フランスの市場調査会社Yole Group(以下、Yole)は2023年5月10日(フランス時間)、米国の対中輸出規制が中国メモリ市場へ与える影響に関する調査内容を発表した。それによると、2022年10月に米国が発表した新たな対中輸出規制は中国メモリ産業に大きな困難をもたらしているものの、「中国は半導体メモリへの野心を後退させる気配はない」という。
Yoleによると、世界のメモリメーカーが製造するNAND型フラッシュメモリ(NAND)やDRAMの30%以上を中国企業が購入している一方で、中国のメモリ自給率は現在15%以下となっていて、「中国のメモリ消費量と生産量の間の大きなギャップは、NAND/DRAMの自国内生産を拡大したいという中国の望みに拍車を掛けている」という。
米国の新たな対中輸出規制は、最先端機器メーカーを含む米国企業が、中国企業に対して特定の技術を輸出することを禁止している。当該技術には、中国の主要なメモリメーカーである、YMTCおよびCXMTが競争力をつけるために不可欠な、最先端NANDおよびDRAMの製造装置に関連するものも含まれている。
YMTCは中国における主要NANDメーカーで、Yoleによると現在64層と128層のNANDを中国内で出荷している他、独自の3D NAND技術「Xtacking 3.0」アーキテクチャによる232層NANDも初期生産中だという。しかし、2022年12月に同社が米国商務省のエンティティリスト(Entity List)に追加され、米国企業は輸出許可が下りない限りYMTCに製品/サービスを提供できなくなった。Yoleは、「このため、YMTCのウエハーのランプアップは月産11万5000〜12万枚が上限となり、主要な装置ベンダーからのサポートが得られないため技術ロードマップも保留されるなど、NANDの進捗が停滞する可能性がある」と述べている。
Yoleによると、こうした状況からYMTCは、半導体装置や材料の主要メーカーが集まる日本、台湾、韓国などに活路を見いだそうとしているという。また、同社は「Wudangshan」というコードネームの非公開プロジェクトや、国営投資家からの70億米ドル規模の資金提供を通じ、中国の装置メーカーとの連携も強化。Yoleは、「最近、YMTCは地元の装置メーカーに重要な発注を行った。その中には、Lam ResearchやApplied Materialsなどの米国企業のサポート不足を緩和するのに役立つエッチング/蒸着装置サプライヤーであるNaura Technologyもいる」と説明している。
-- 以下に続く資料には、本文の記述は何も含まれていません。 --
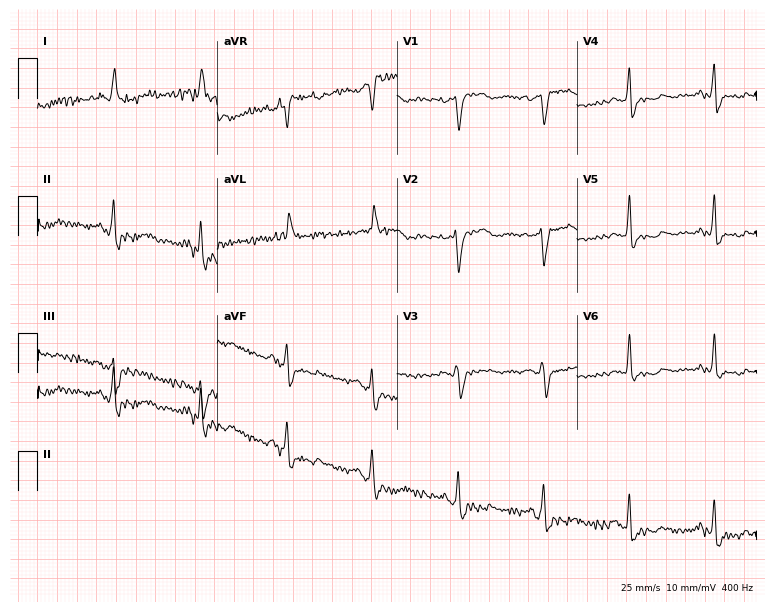
12-lead ECG from a female patient, 85 years old. No first-degree AV block, right bundle branch block, left bundle branch block, sinus bradycardia, atrial fibrillation or sinus tachycardia recorded for this tracing. Only these six findings were labelled.

CXMTは2017年の設立後、中国におけるDRAMの主力企業として急成長したメモリメーカーだ。同社は、エンティティリストには追加されなかったものの、ロードマップの実行において大きな課題に直面しているという。Yoleによると、同社の初期生産(第1世代、27nmまでのプロセス相当。DDR4およびLPDDR4)は既に利用可能。第3世代(1xnmプロセス相当)は現在ランプアップ中という。ただ、同ノードへの前工程装置サポートは対応は輸出規制によって困難になるとみられ、CXMTのロードマップは大幅に遅れる可能性が高いという。
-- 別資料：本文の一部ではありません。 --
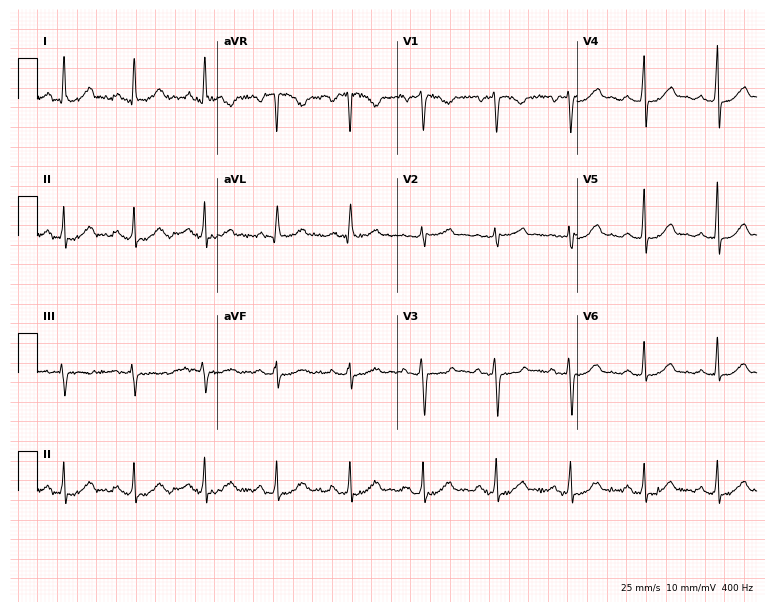
Resting 12-lead electrocardiogram. Patient: a female, 51 years old. None of these six findings is recorded: first-degree AV block, right bundle branch block, left bundle branch block, sinus bradycardia, atrial fibrillation, sinus tachycardia. Other findings, if any, are not listed.

Yoleは、「YMTCと同様に、CXMTも逆風に立ち向かうために必要なリソースを集めるために迅速に対応している」と説明。2023年4月19日にBloombergが報じた、「CXMTが140億米ドル以上の評価額でIPOを目指す」というニュースに触れ、「創業6年の会社としては驚異的な数字だが、これは、グローバルサプライヤーによる研究開発費や設備投資が、2年間で一桁億ドルを軽く超えるような、世界のメモリ産業の文脈から考えるべきだ」などと述べている。
Yoleは、こうした資金面の努力は、米国の貿易制限の影響緩和に役立つものの、中国のメモリ産業は今後も大きな課題に直面することになるだろう」と言及。米国、日本、韓国の競合に追従するためには、多額の投資だけでなく、相当な専門知識と技術開発が必要であり、また、米国政府がこうした制限をさらに強化し、中国企業が必要な技術にアクセスすることがさらに困難になる可能性も挙げている。
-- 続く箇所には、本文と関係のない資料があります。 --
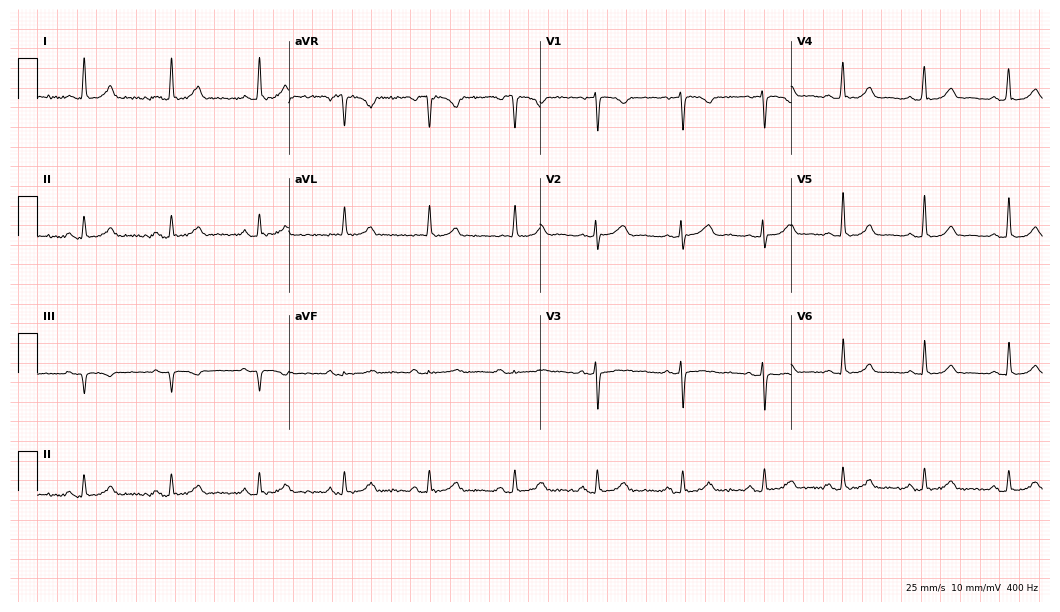
12-lead ECG from a female patient, 52 years old. Recorded interpretation: within normal limits.

Yoleは、「結論として、米国の貿易制限は、輸入技術に大きく依存する中国のメモリ産業にとって大きな困難をもたらすものだ。しかし、中国はメモリへの野心を後退させる気配はない。それどころか、政府からの強力な資金援助によって、中国のメモリ企業は自国内の装置ベンダーを支援し、NANDやDRAM製造のための最先端ツールの開発を加速させることも可能だ」と指摘。「中国のメモリ産業の将来は依然として不透明だが、はっきりしているのは、メモリが中国の半導体エコシステムにとって戦略的優先事項であり続けること、そして中国は主力メモリ企業のYMTCとCXMTを存続させるためにあらゆる手を尽くすことだ」とまとめている。